Today’s Supreme Court opinion upholding current tax subsidies under the Affordable Care Act (ACA) will not have any impact on rated U.S. not-for-profit and for-profit health insurance firms since it continues the current operating environment, according to a leading rating agency.

“Today’s ruling is a positive for the U.S. health insurance industry, especially for insurers that have invested heavily to compete on the insurance exchanges. This will help resolve an uncertainty that has been a pain point not just for insurers, but for the ACA as a whole,” Standard & Poor’s Ratings Services said in a statement.

Standard & Poor’s Ratings Services added that the subsidized exchange business is proving to be a benefit to U.S. health care providers, and that benefit will likely continue.

The Supreme Court in its ruling, King v. Burwell, validated the legality of federal subsidies under the ACA in states where the state did not set up its own insurance exchange, but rather relied on the federal exchange.

The loss of the subsidies could have jeopardized the affordability of coverage for as many as 6.4 million lower-income Americans in 34 states who purchase private health insurance through the federally run exchanges, according to the Centers for Medicare and Medicaid Services.

“While some of the conditions that gave rise to the ACA in the first place–medical costs that are too expensive; dwindling levels of employer sponsored care; huge number of underinsured/uninsured with limited access points–still burden the health care delivery system and remain potent concerns for the United States, the ACA and the insurance exchanges are helping to alleviate some of these concerns,” said S&P in its statement following the court decision.

As the ruling is an affirmation of the status quo, S&P said it does not expect it to have any credit implications for the state sector.

“It’s possible that had the court ruled in favor of the plaintiffs, some states would have been motivated to attempt to establish their own state run health insurance exchanges. Alternatively, policy advocates in the states without state-run exchanges may have urged the legislatures in those states to backfill the withdrawal of federal subsidies.

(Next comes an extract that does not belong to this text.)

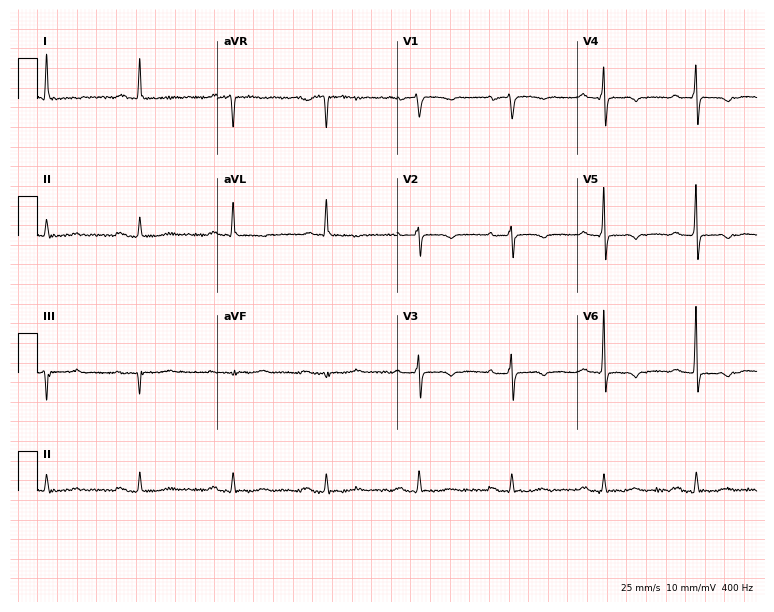
Resting 12-lead electrocardiogram (7.3-second recording at 400 Hz). Patient: a woman, 66 years old. None of these six findings is recorded: first-degree AV block, right bundle branch block, left bundle branch block, sinus bradycardia, atrial fibrillation, sinus tachycardia.

The court’s ruling frees these states from having to consider undertaking these administratively complex and costly policy initiatives,” said S&P.

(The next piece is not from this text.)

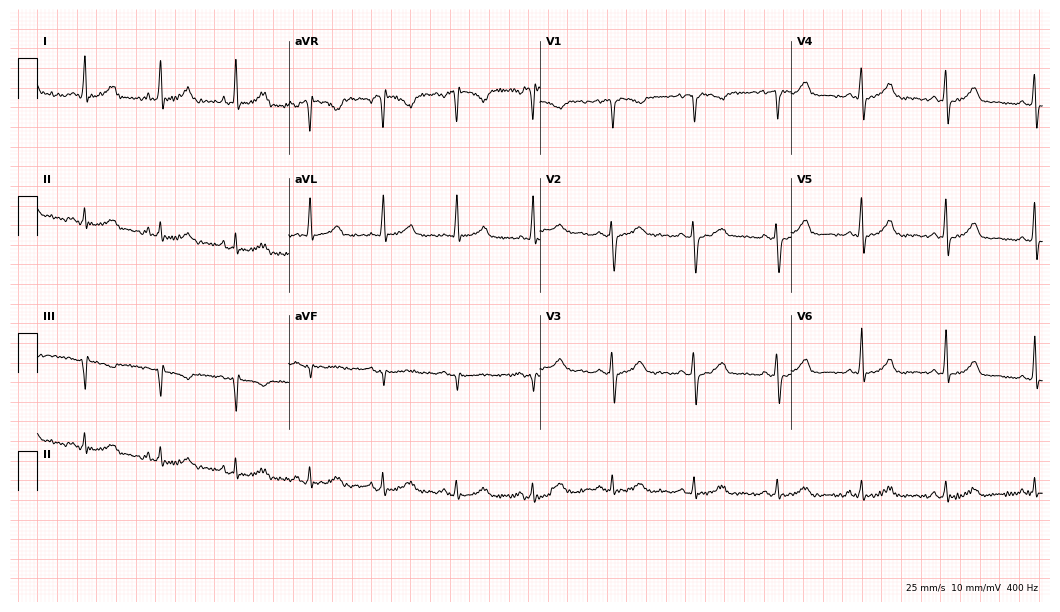
ECG (10.2-second recording at 400 Hz) — a 65-year-old woman. Labelled as a normal ECG.

While the political wrangling over the ACA is likely not over, today’s ruling maintains the ACA in its current form. according to the analysts at S&P.  “The ACA is here to stay, including its goals of greater health care access for millions of Americans; higher quality care for all; and lower costs,” said S&P.

S&P said the ruling reduces the uncertainty around the ACA, which is good for the industry. “Uncertainly is generally bad for credit, and makes it harder for insurers to price appropriately. The resolution of this issue does somewhat reduce the previously elevated industry risk and also puts the ACA on a stronger footing,” S&P said.